Из фургона выбрался третий член шайки – в тельняшке, здоровый, накачанный, смуглолицый, с выбритым до синевы подбородком. На предплечьях у него были видны татуировки: орлы держали в лапах змей.
– Чо надо?
– Мужик права качает.
– С какой квартиры?
Барсов поманил его пальцем:
– Подойди, картина маслом, и захвати документы, которые я просил, посмотреть хочу, кто вам дал право тут командовать парадом.
– Чо?!
– Через плечо! Ты кто здесь?
– Диспетчер…
– Круто звучит, покажи документы.
– Сам покажи, пенёк.
Терпение кончилось. Барсов стремительно приблизился к парню в тельняшке, скрутил ему руку за спину, не обращая внимания на сопротивление, особым приёмом зажал шею татуированного. Его напарники оторопело уставились на майора, бросились было на выручку приятеля, но Вениамин согнул парня в тельняшке чуть ли не до колен, проговорил металлическим голосом:
– Я ему шею сломаю, уроды! Несите документы, быстро! Или через пять минут здесь будет спецназ!
– Саркис… – проблеял рябой.
– Достань, в сумке, – просипел смуглолицый.
Рябой шмыгнул в кабину фургона, вернулся с чёрной папкой.
– Паспорта!
– Мой дома…
– У кого паспорт на руках?
Рябой нерешительно оглянулся на пузана:
– Борисыч…
– Неси! – Барсов тряхнул парня в тельняшке так, что тот взвыл:
– Тюха, в бардачке, неси…
Поодаль стали собираться и переговариваться свидетели происходящего, в основном дети и женщины.

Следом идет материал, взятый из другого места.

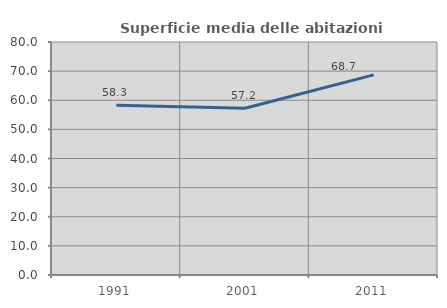
| Category | Superficie media delle abitazioni occupate |
|---|---|
| 1991.0 | 58.313 |
| 2001.0 | 57.247 |
| 2011.0 | 68.708 |
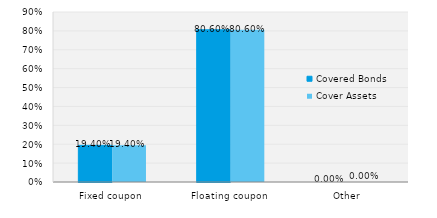
| Category | Covered Bonds | Cover Assets |
|---|---|---|
| Fixed coupon | 0.194 | 0.194 |
| Floating coupon | 0.806 | 0.806 |
| Other | 0 | 0 |
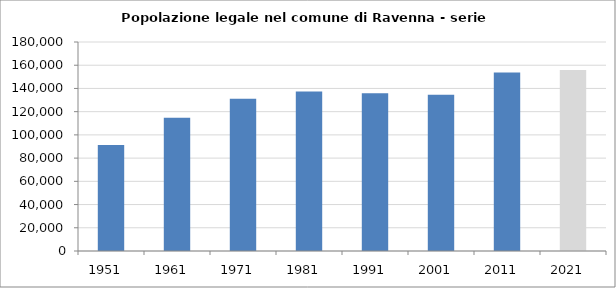
| Category | Popolazione residente |
|---|---|
| 1951   | 91248 |
| 1961   | 114854 |
| 1971   | 131176 |
| 1981   | 137375 |
| 1991   | 135844 |
| 2001   | 134631 |
| 2011   | 153740 |
| 2021   | 155836 |
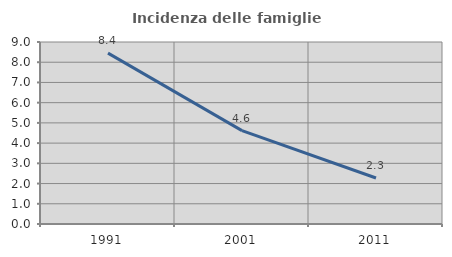
| Category | Incidenza delle famiglie numerose |
|---|---|
| 1991.0 | 8.448 |
| 2001.0 | 4.617 |
| 2011.0 | 2.273 |
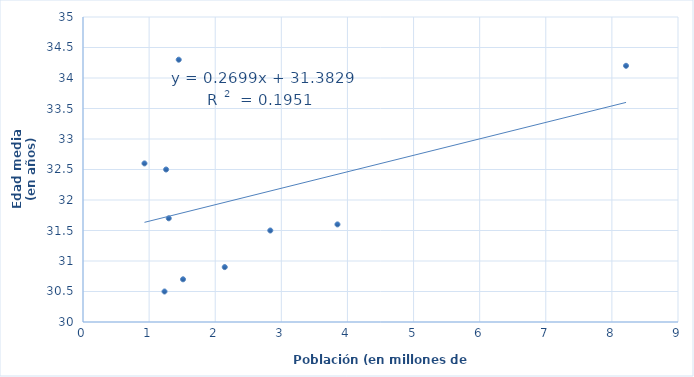
| Category | Edad media (en años) |
|---|---|
| 2.833 | 31.5 |
| 1.233 | 30.5 |
| 2.144 | 30.9 |
| 3.849 | 31.6 |
| 8.214 | 34.2 |
| 1.448 | 34.3 |
| 1.513 | 30.7 |
| 1.297 | 31.7 |
| 1.257 | 32.5 |
| 0.93 | 32.6 |
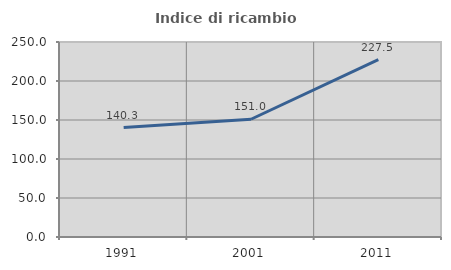
| Category | Indice di ricambio occupazionale  |
|---|---|
| 1991.0 | 140.323 |
| 2001.0 | 150.98 |
| 2011.0 | 227.5 |

Послышались голоса:
– Давно пора с ними разобраться!
– В полицию сдать…
– Доигрались, живодёры!
– Бандиты поганые…
Рябой, озираясь, поспешил обратно к машине, вернулся с замызганным до коричневого оттенка паспортом.
– Вот…
Константин отпустил качка в тельняшке, развернул паспорт, прочитал:
– Сунгарян Саркис Левонович, тысяча девятьсот восемьдесят второго года рождения, город Ереван… не Брянск, значит… то-то, я гляжу, рожа не русская.
– Отдай, – протянул к нему могучую руку смуглолицый.
Пузан внезапно подскочил ближе, поднимая невесть откуда взявшийся ломик, замахнулся:
– Отдай, петух, инвалидом сделаю, и вали отсюда!
Барсов не двинулся с места, только приподнял бровь.
– Наверно, сам в больницу захотел, пиволюб? Давай.
Пузан облизнул губы, глянул на приятеля в тельняшке, разминавшего шею.
– Саркис, дай ему!
Барсов вынул из кармана удостоверение, сверкнувшее золотом надписи «Национальная гвардия РФ», но разворачивать не стал.
– Я сейчас кому-то дам! Стоять, не двигаться! Дождёмся приезда полиции… – Константин не договорил.
Вся троица вдруг дружно кинулась к своему микроавтобусу, оставив в руках Барсова паспорт и чёрную папку, которую он не успел открыть.
Хлопнули дверцы, взревел мотор фургона, он сорвался с места, едва не сбив кого-то из толпы зрителей, и выехал со двора.
Барсов расслабился. Он мог легко догнать беглецов, ещё когда они только бросились бежать, но не стал этого делать, так как процедура сдачи «смоленских армян» и так отняла у него немало времени.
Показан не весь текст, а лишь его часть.